= Human trafficking in Kuwait =

Kuwait ratified the 2000 UN TIP Protocol in May 2006.

In 2008 Kuwait was a destination and transit country for men and women for forced labor and commercial sexual exploitation. Men and women migrated willingly from Bangladesh, India, Pakistan, Sri Lanka, Nepal, Indonesia, and the Philippines to work as domestic servants or low-skilled laborers. Upon arrival, however, some were subjected to conditions of forced labor, such as restrictions on movement, unlawful withholding of passports, non-payment of wages, threats, and physical or sexual abuse. In addition, some women were forced into commercial sexual exploitation; for example, some female domestic workers were forced into prostitution after running away from abusive employers or after being deceived with promises of jobs in different sectors. Kuwait was also a transit country for South and East Asian workers recruited by Kuwaiti labor recruitment agencies for low-skilled work in Iraq; some of these workers were deceived as to the true location and nature of this work, while others willingly transit to Iraq through Kuwait, but subsequently endure conditions of involuntary servitude in Iraq. Some Kuwaiti nationals reportedly traveled to destinations including Morocco, Egypt, Afghanistan, Pakistan, India, and Bangladesh to engage in commercial sex acts.

The Government of Kuwait does not fully comply with the minimum standards for the elimination of trafficking, and is not making significant efforts to do so.

The U.S. State Department's Office to Monitor and Combat Trafficking in Persons placed the country in "Tier 2 Watchlist" in 2017. In 2019 Kuwait was placed in Tier 2. In 2023, the country was back on the Tier 2 Watch List.

In 2023, the Organised Crime Index noted the significant role of recruitment agencies in human smuggling.

==Prosecution (2008) ==
Kuwait does prohibit human trafficking in persons (Law No.91 of 2013), and it also prohibits transnational slavery through Article 185 of its criminal code, with a prescribed penalty of five years’ imprisonment and a fine.

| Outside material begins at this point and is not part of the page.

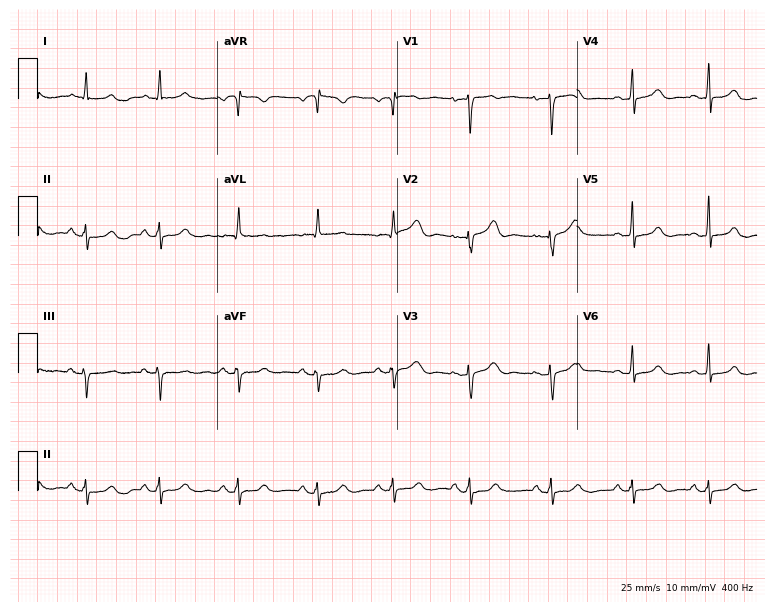
Electrocardiogram (7.3-second recording at 400 Hz), a female, 37 years old. Overall reading on record: normal ECG.

Article 201 of Kuwait's criminal code prohibits forced prostitution; prescribed penalties include imprisonment of up to five years or a fine for the forced prostitution of adults, and seven years’ imprisonment and a fine prescribed for the forced prostitution of minors under 18 years of age. This year, Kuwait passed an administrative ban on withholding passports, but did not report any efforts to enforce it. Despite the availability of these statutes, the government did not report any prosecutions, convictions, or punishments of traffickers for forced labor, including fraudulent recruiters and abusive employers.

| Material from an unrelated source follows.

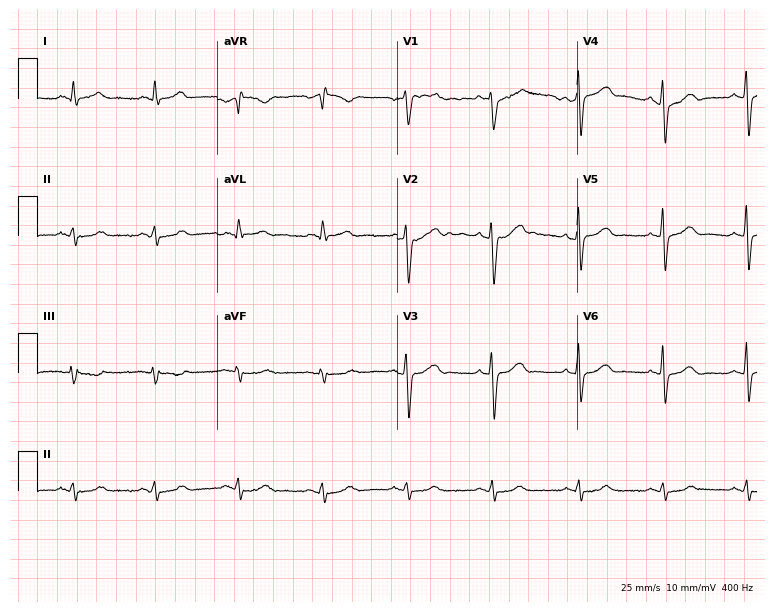
12-lead ECG from a 48-year-old female patient (7.3-second recording at 400 Hz). No first-degree AV block, right bundle branch block, left bundle branch block, sinus bradycardia, atrial fibrillation or sinus tachycardia recorded for this tracing. Only these six findings were labelled.

Rather than assign stringent prison penalties for trafficking, Kuwaiti law enforcement efforts generally focus on administrative measures such as shutting down recruitment firms, issuing orders for employers to return withheld passports, or requiring employers pay back-wages. The government also did not provide evidence of prosecuting, convicting, or punishing traffickers for commercial sexual exploitation. In addition, credible reports indicate that government officials are complicit in unlawfully selling worker visas to labor recruiters, thereby facilitating trafficking. The government reported no prosecutions, convictions, or punishments for complicity in trafficking. The government did not provide specialized training to law enforcement officers, lawyers, or judges on investigating or prosecuting trafficking.

==Protection (2008) ==
During the year, Kuwait made uneven efforts to improve protection for victims of trafficking. In September, the government opened a temporary shelter for victims of forced labor. The shelter has a maximum capacity of 40 women and provides medical, psychological, and legal services. It is unknown how many victims this shelter has accommodated to date. Credible sources report, however, that the shelter turns away victims who want to file complaints of trafficking or other abuses against their employers. The government continues to lack formal procedures for the systematic identification and protection of trafficking victims among vulnerable populations, such as foreign workers arrested without proper identity documents and women arrested for prostitution. As such, victims of trafficking are sometimes detained or deported for acts committed as a result of being trafficked, such as running away from their sponsors in violation of immigration laws and prostitution. Victims who are deported are not offered legal alternatives to their removal to countries in which they may face retribution. The police do not encourage victims to assist in criminal investigations of their traffickers. Government authorities often encourage victims to settle complaints against their employers out of court. In many cases, police do not take the complaints of trafficking victims seriously, and may also treat them as criminals for leaving their sponsors.

==Prevention (2008) ==
Kuwait made no reported efforts to prevent trafficking in persons this year. The government did not produce any public awareness campaigns during the reporting period to warn employers and workers about the risks of trafficking. Kuwait also did not launch a public awareness campaign targeting citizens traveling to known child sex tourism destinations abroad. The government did not make any discernible efforts to reduce the demand for commercial sex acts.